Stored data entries
....
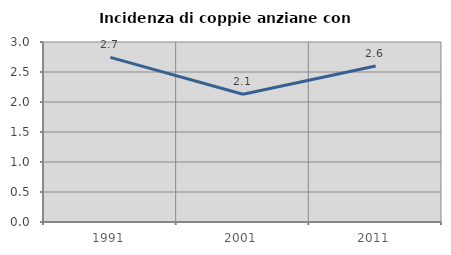
| Category | Incidenza di coppie anziane con figli |
|---|---|
| 1991.0 | 2.744 |
| 2001.0 | 2.129 |
| 2011.0 | 2.601 |
....
→ What the task asks: Print out every record above exactly as given. Do not include the pictures.

→ Answer below:
| Category | Incidenza di coppie anziane con figli |
|---|---|
| 1991.0 | 2.744 |
| 2001.0 | 2.129 |
| 2011.0 | 2.601 |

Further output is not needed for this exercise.